Foi casado com Sylvie Vercammeren, professora de Filologia Clássica na Universidade de Lovaina, de quem tem três filhos. Conheceu algumas mulheres, vínculos fugazes. Pessoas das suas relações mais próximas e regulares consideram-no uma personalidade algo densa, excessivamente cerebral no seu idealismo da acçâo, temperado aliás por uma ironia glacial. Aparentemente alheio a qualquer inquietação poética, religiosa ou metafísica. Por vezes brutal e intolerante perante a fraqueza alheia. Uma ver racionalmente articulada, seguia uma qualquer linha de acção sempre até às últimas consequências, com um rigor e insensibilidade próximos do fanatismo. Tinha já completados dez anos de missões inter-estelares (trinta e seis anos terrestres) antes da sua última viagem, de destino não conhecido, no decurso da qual se perdeu há oito anos todo o contacto com ele. É indisputadamente um dos melhores valores da sua geração.

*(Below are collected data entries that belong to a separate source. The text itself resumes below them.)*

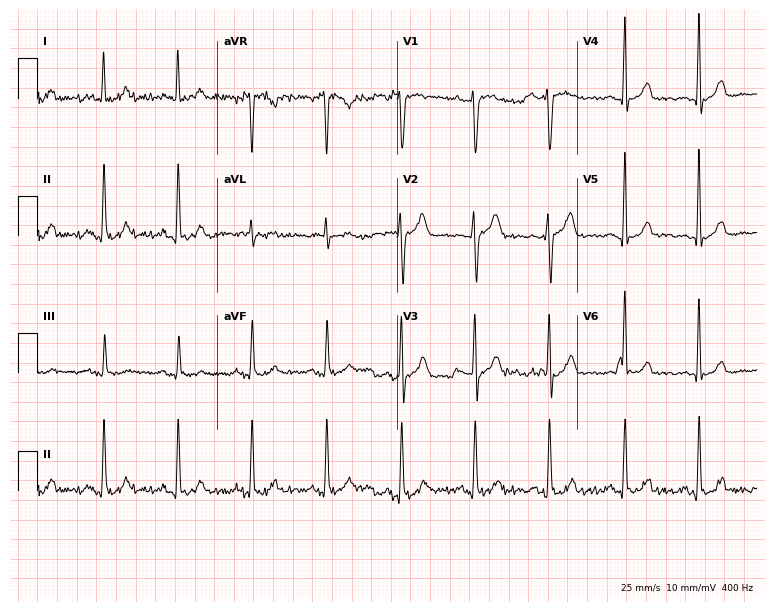
12-lead ECG (7.3-second recording at 400 Hz) from a 62-year-old man. Screened for six findings — first-degree AV block, right bundle branch block, left bundle branch block, sinus bradycardia, atrial fibrillation, sinus tachycardia — none is recorded.
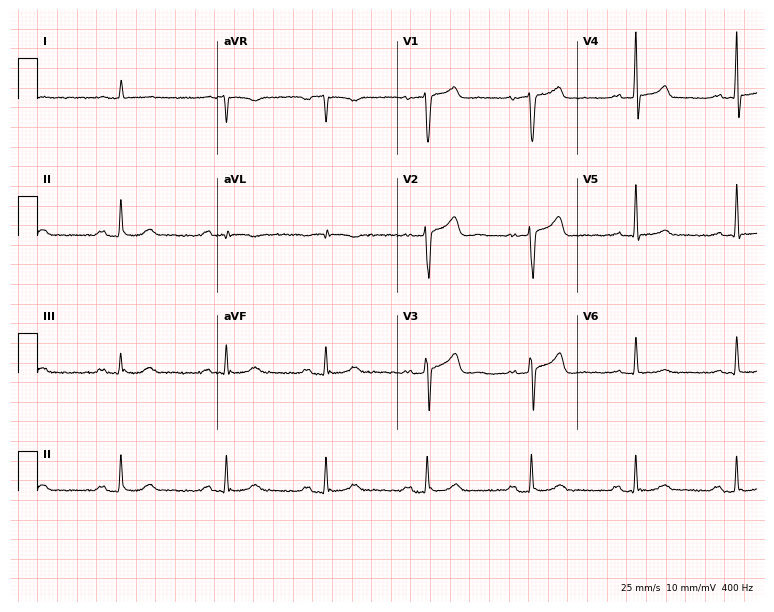
Electrocardiogram (7.3-second recording at 400 Hz), a 72-year-old male. Of the six screened findings (first-degree AV block, right bundle branch block, left bundle branch block, sinus bradycardia, atrial fibrillation, sinus tachycardia), none is recorded.
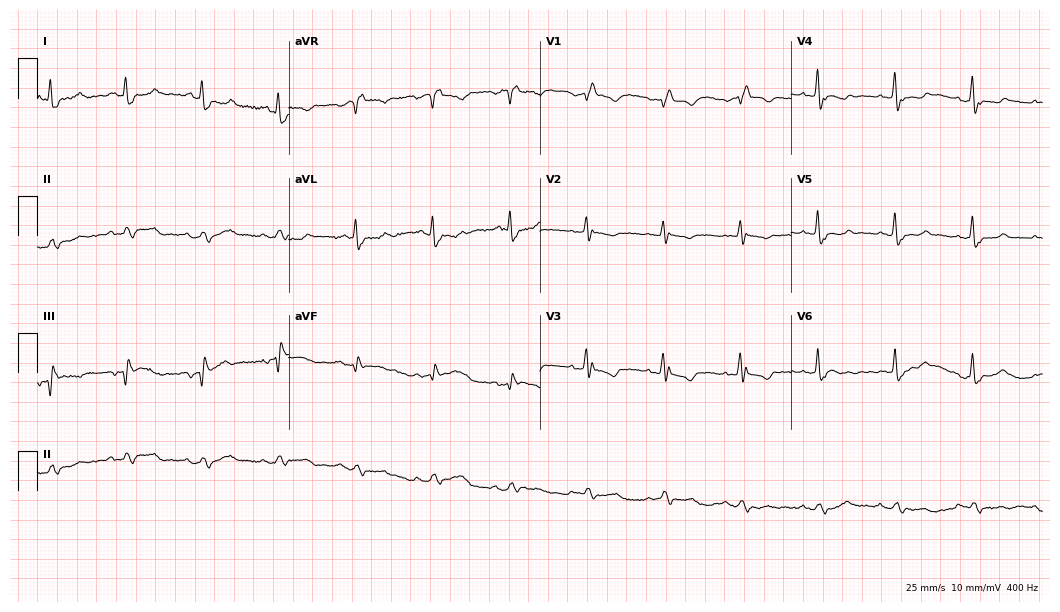
12-lead ECG from a 79-year-old female. Findings include right bundle branch block.
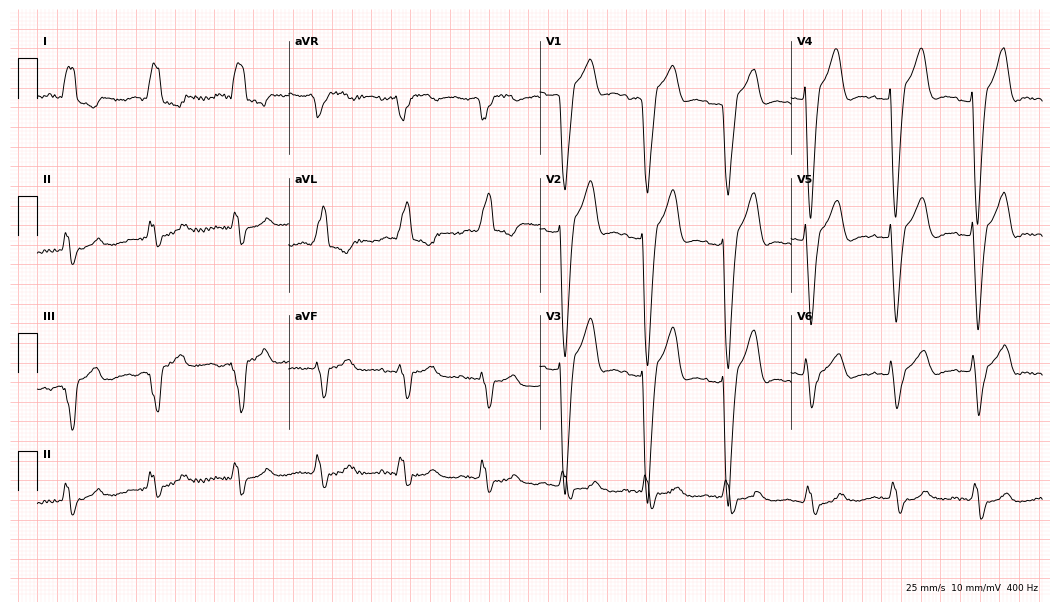
Standard 12-lead ECG recorded from a female patient, 72 years old. The tracing shows left bundle branch block.
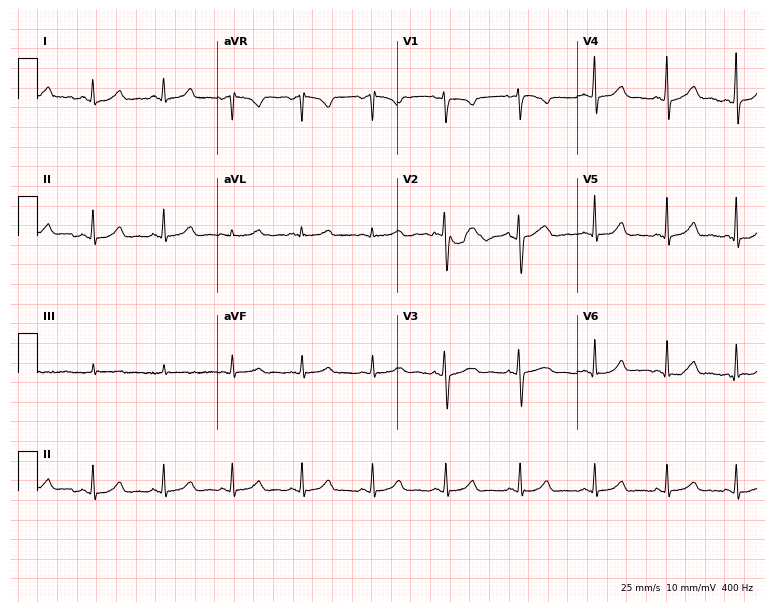
Resting 12-lead electrocardiogram (7.3-second recording at 400 Hz). Patient: a female, 31 years old. Read as a normal ECG.
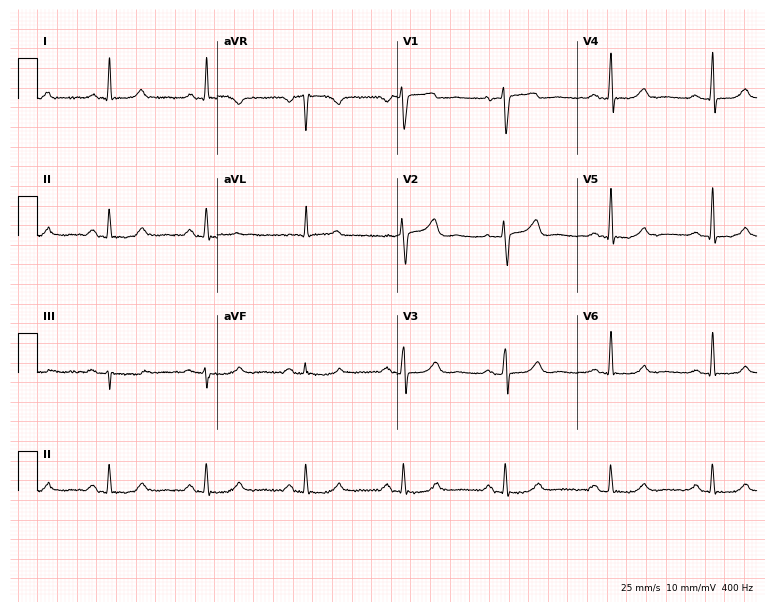
ECG (7.3-second recording at 400 Hz) — a woman, 71 years old. Labelled as a normal ECG.
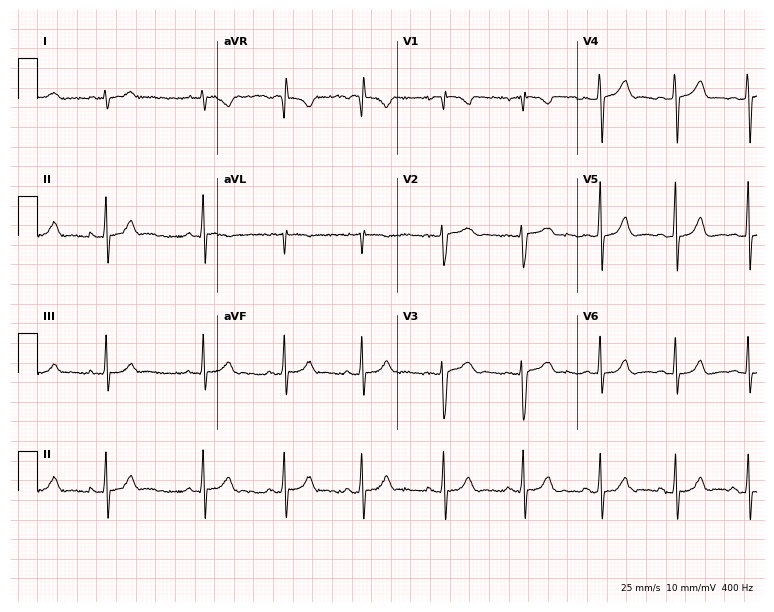
Resting 12-lead electrocardiogram (7.3-second recording at 400 Hz). Patient: a female, 20 years old. Read as a normal ECG.
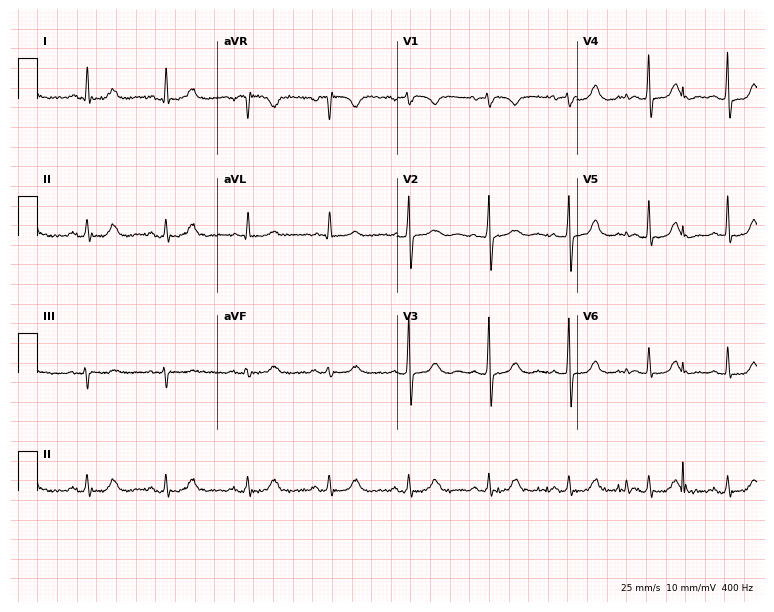
Resting 12-lead electrocardiogram (7.3-second recording at 400 Hz). Patient: a woman, 69 years old. None of these six findings is recorded: first-degree AV block, right bundle branch block, left bundle branch block, sinus bradycardia, atrial fibrillation, sinus tachycardia.

Os manuscritos aqui publicados foram encontrados no seu apartamento da Foz do Douro, numa pasta com o rótulo "Demières Niaiseries" em francês (supõe-se que teria havido outros escritos, porventura irremediavelmente perdidos). São indisputavelmente do seu punho. Trata-se pois de inscrições a tinta num velho caderno de papel português onde se mantém uma espécie de diário descontínuo, por vezes ficcionado, por vezes especulativo, entremeado com alguns poemas. Não é de excluir terem estes escritos sido concebidos predominantemente como exercícios grafológicos. O título geral do conjunto é da minha responsabilidade e pretende fazer alusão a um certo cansaço do visionário que me parece ser a sua marca distintiva, estiliística e filosoficamente. Apesar de inéditos, estes textos são abundantemente citados, tendo as arbitrárias convenções literárias firmado já infelizmente o uso da divisão entre um "Manuscrito do Jovem Piloto" e os "Poemas". Aqui se restitui a obra à sua forma original, com os capítulos numerados de 1 a 37 por sua única divisão. Dada a extensão e complexidade da obra, optei por editá-la em pequenos fascículos, dos quais o primeiro inclui os capítulos 1 e 2.

Angelo é um aventureiro e um pesquisador, incapaz de viver senão percorrendo os limites da experiência e sabedoria humanas, incansavelmente animado por uma tranquila fúria descobridora. O que estes textos nos revelam é um percurso heróico de conhecimento poético do Universo. O trajecto de uma tenaz e metódica demanda de absoluto, empreendida sem nostalgia, por quem não crê finalmente que algo ou alguém possa ser salvo. lmportava fazer o estudo exaustivo da personalidade do autor, na posse de todos os instrumentos disponíveis das ciências comportamentais, genética e neurológica, assim como a exegese completa do texto e sua anotação com base nas referências literárias e filosóficas detectáveis, tarefas para uma futura edição crítica. Limitamo-nos por agora a fixar o texto definitivo. No estado presente dos trabalhos, nem mesmo estou em condições de garantir não ter simplesmente inventado eu tudo o que se segue.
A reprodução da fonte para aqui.